Let $X_{t}=\sum_{i=1}^n(1+s\cdot w)\sin(t_1)$ where $t\in [0,\pi]$, $w\sim\mathbb{N}(0,1)$, $s$ is a scalar denoting the strength of Gaussian noise. How to find the condition on $s$ such that $X_t$ is strictly positive with high probability? i.e.

$$P(\inf X_t>0)\rightarrow 1.$$

What I tried: I've already found covering consitituted by uniformly sampled points in the region $T$ as the centers of the balls with $\epsilon$ radius. Also, on the random centers, I prove that $P(X_t>0)\rightarrow 1$ where $t\in N$ and $s<\sqrt{n}$.

Then I would like to use epsilon net argument to deal with the points that are not on the net \begin{equation} \begin{aligned} P(\inf_{t\in T} X_t>0)&=1-P(\inf_{t\in T} X_t<0)\\&=1-P(\inf_{t\in T} (X_t-X_{\pi(t)}+X_{\pi(t)})<0)\\&\geq 1-P(\inf_{t\in T} (X_t-X_{\pi(t)})<0)+P(\inf X_{\pi(t)}<0)\\ \end{aligned} \end{equation}

The second probability term $P(\inf X_{\pi(t)}<0)$ can be lower bounded by union bound.

However, I was stuck on bounding the first probability term.
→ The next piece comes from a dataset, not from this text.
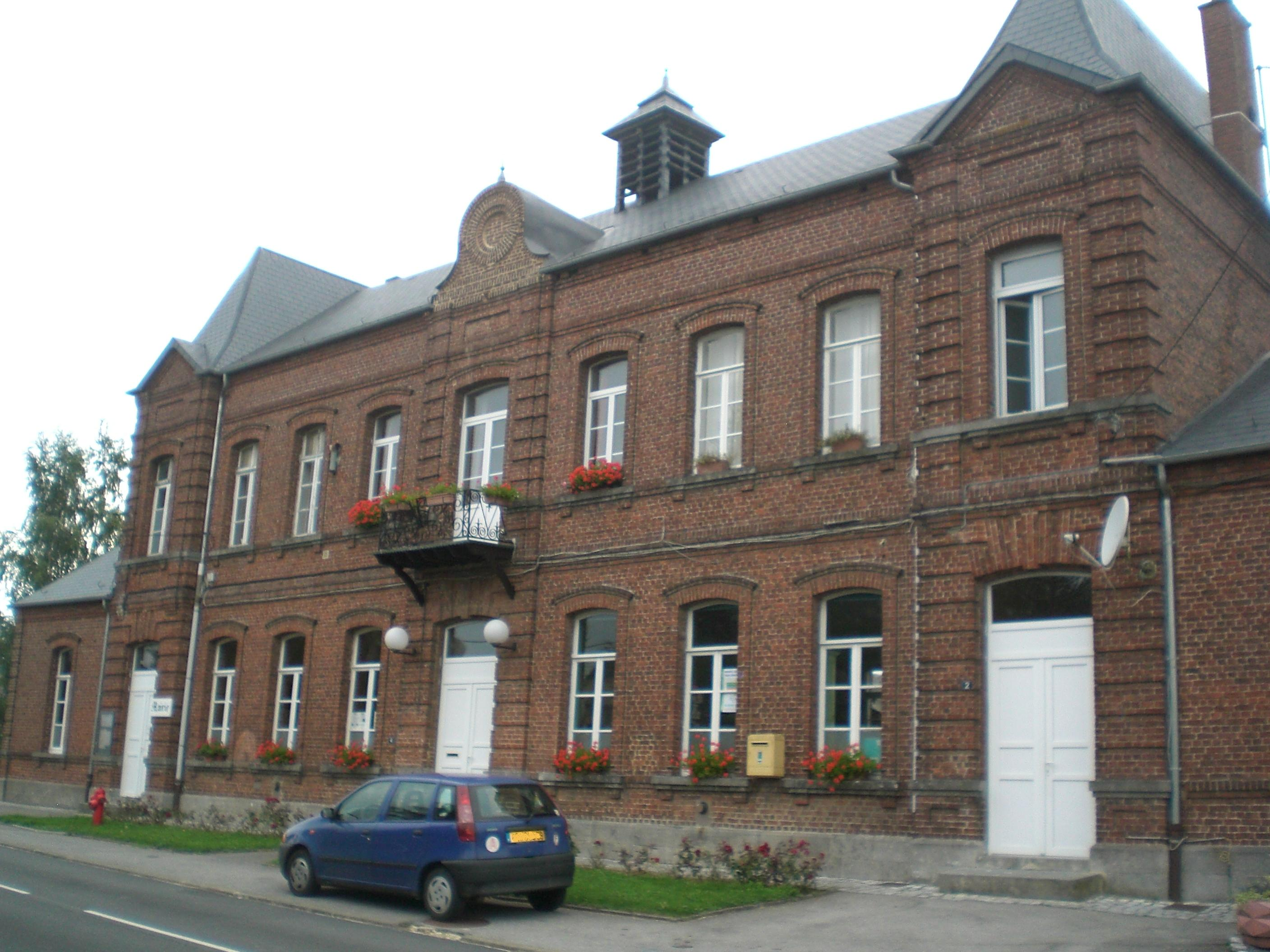 mairie de Haut-Lieu 4 route de boulogne 59440 haut-lieu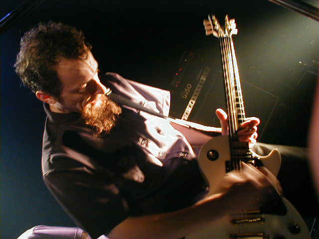 Joe Roberts von earthtone9 live

Normally what we did is $P(\sup_{t\in T} X_t-X_{\pi(t)}>0)\leq P(\sup_{t\in T}|X_t-X_{\pi(t)}|>0)$ and assuming the process is Lipschitz, i.e. $|X_t-X_{\pi(t)}|\leq C|t-\pi(t)|$ where $C$ is a random variable, then the probability can be further bounded by $P(C\epsilon>0)$.

Following the same procedure here, assuming we have $|X_t-X_{\pi(t)}|<C|t-\pi(t)|$. Then we have the lower bound of the first term $$P(\inf_{t\in T} (X_t-X_{\pi(t)})<0)\leq P(\inf_{t\in T} C|t-\pi(t)|>0).$$

Clearly, this bound is $1$. Then we would have no chance to prove the first probability goes to $0$ when $n\rightarrow \infty$. I think the issue is that we lost too much when doing $X_t-X_{\pi(t)}<C|t-\pi(t)|$.

Following this book, I also tried to look into chaining (dealing with probabilistic Lipschitz bound) and slicing (dealing with $E(X_t)\neq 0$ case). But I think the issue can not be resolved by applying these more technical methods.